Last weekend, I did it – that “C” word most black girls tremble at the sound of: The Big Chop. I cut my hair and began my journey back to happier, healthier hair. Ever since, I’ve received the most discouraging looks from people in my heavily Caucasian populated neighbourhood and others in the workplace. Fair enough, it was a drastic change from Becky with the ‘good hair’ to Bon Qui Qui with the big mouth, but damn! Although at times, I was not directly facing anyone, I could still feel them gazing my way for far too long. I was beginning to think that I had something ridiculously offensive written on my forehead or perhaps a “kick me” sign taped to the back of my polar neck. Yet still, I can, with good grace, say that this transition was one of the best decisions I have made in a while. It does have its benefits; for example, my fro provides great cushion for those unbearably boring days in the office when I need to take a power nap on my desk in the middle of the work day (weave 0-1 natural hair).

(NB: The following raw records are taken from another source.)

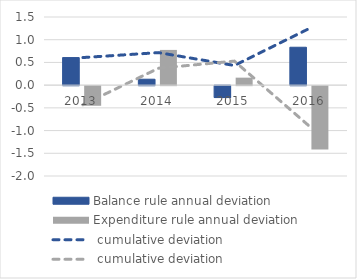
| Category | Balance rule | Expenditure rule |
|---|---|---|
| 2013.0 | 0.607 | -0.432 |
| 2014.0 | 0.131 | 0.775 |
| 2015.0 | -0.262 | 0.165 |
| 2016.0 | 0.834 | -1.393 |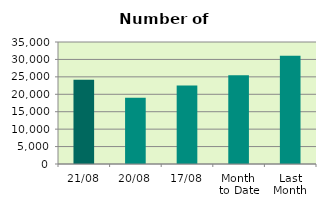
| Category | Series 0 |
|---|---|
| 21/08 | 24140 |
| 20/08 | 19012 |
| 17/08 | 22506 |
| Month 
to Date | 25484.4 |
| Last
Month | 31061.545 |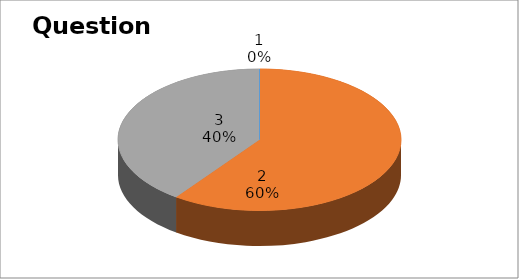
| Category | Series 0 |
|---|---|
| 0 | 0 |
| 1 | 6 |
| 2 | 4 |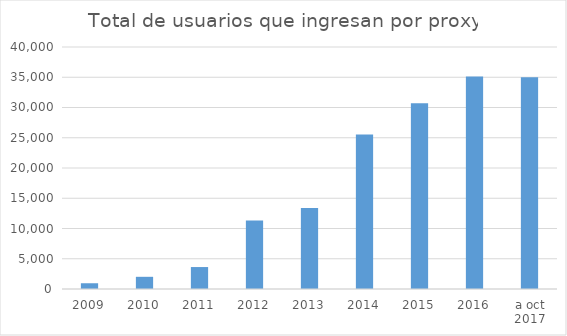
| Category | 9,418 |
|---|---|
| 2009 | 951 |
| 2010 | 2014 |
| 2011 | 3629 |
| 2012 | 11340 |
| 2013 | 13372 |
| 2014 | 25519 |
| 2015 | 30705 |
| 2016 | 35119 |
| a oct 2017 | 35006 |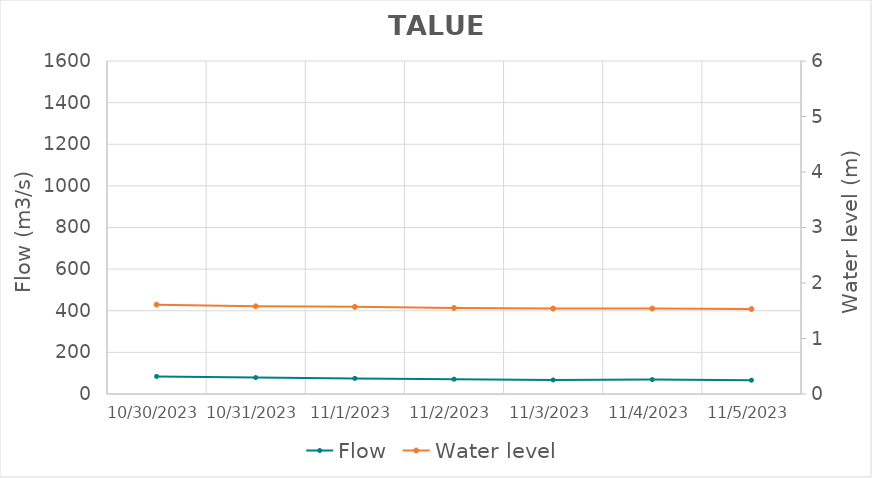
| Category | Flow |
|---|---|
| 7/20/23 | 474.37 |
| 7/19/23 | 483.23 |
| 7/18/23 | 501.64 |
| 7/17/23 | 495.12 |
| 7/16/23 | 496.31 |
| 7/15/23 | 494.23 |
| 7/14/23 | 499.8 |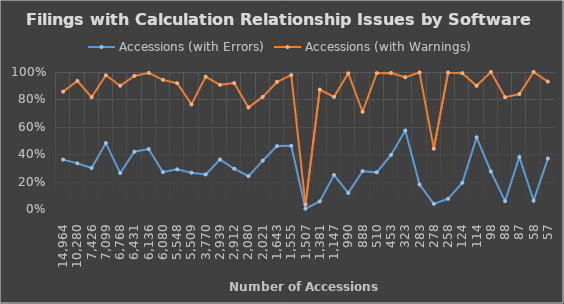
| Category | Accessions (with Errors) | Accessions (with Warnings) |
|---|---|---|
| 14964.0 | 0.361 | 0.857 |
| 10280.0 | 0.333 | 0.934 |
| 7426.0 | 0.3 | 0.816 |
| 7099.0 | 0.481 | 0.976 |
| 6768.0 | 0.262 | 0.9 |
| 6431.0 | 0.418 | 0.971 |
| 6136.0 | 0.438 | 0.994 |
| 6080.0 | 0.27 | 0.942 |
| 5548.0 | 0.289 | 0.919 |
| 5509.0 | 0.265 | 0.764 |
| 3770.0 | 0.252 | 0.965 |
| 2939.0 | 0.361 | 0.906 |
| 2912.0 | 0.294 | 0.919 |
| 2080.0 | 0.24 | 0.741 |
| 2021.0 | 0.353 | 0.818 |
| 1643.0 | 0.459 | 0.927 |
| 1555.0 | 0.461 | 0.978 |
| 1507.0 | 0.002 | 0.034 |
| 1381.0 | 0.055 | 0.871 |
| 1147.0 | 0.248 | 0.818 |
| 990.0 | 0.117 | 0.99 |
| 888.0 | 0.276 | 0.71 |
| 510.0 | 0.267 | 0.992 |
| 453.0 | 0.394 | 0.993 |
| 323.0 | 0.573 | 0.962 |
| 283.0 | 0.178 | 0.996 |
| 278.0 | 0.037 | 0.44 |
| 258.0 | 0.074 | 0.996 |
| 124.0 | 0.192 | 0.992 |
| 114.0 | 0.523 | 0.899 |
| 98.0 | 0.274 | 1 |
| 88.0 | 0.057 | 0.816 |
| 87.0 | 0.379 | 0.839 |
| 58.0 | 0.061 | 1 |
| 57.0 | 0.368 | 0.93 |

Yesterday, I was called into my superior’s office and was told that I should “consider putting my extensions back in” because my GOD GIVEN hair is apparently “unprofessional in a work environment”. Because it’s not at all unsavory for people assume that the hair upon any and every black woman’s head which doesn’t resemble a sponge microphone cover, must be store bought, right? How hilarious…. The hair that GROWS OUT OF MY OWN HEAD, is “unprofessional.” The notion that black hair, minus the European-style appearance, is improper is not only ridiculous but discriminatory. Why did he stop there? He may as well have asked me to bleach my skin so I can assimilate around the office. “You seem different lately… Troubled. Is everything alright at home? Financially?” Amazing. Those words came straight from the horse’s mouth. Because by his logic, an afro is a symbol of distress it appears… It’s the equivalent of throwing up the Bat Signal to locate all other radical black feminists – a cry for help. Right? Wrong. I don’t grasp why he fails to understand that wearing my hair in it’s natural form is not a rebellious statement or a sign of me joining some sort of counterculture. It’s just me. Hannah Stephens.

In all my time at HappyHour, I had never felt so offended…. And I’ve taken my fair share of offense. I can understand that going natural would seem a bold move. And I knew it would draw attention to me, forcing me out of my wallflower customs. Though, what I didn’t expect, was for my employer to order me to straighten my hair or “try and pull it back into a ponytail or bun,” because it was “distracting” and a “violation” of what is expected from employees. What a damn shame.

As you’ve probably guessed, I quit my job. And as sad as that is, at least my hair has grown 1.5inches. I suppose that’s something… Right?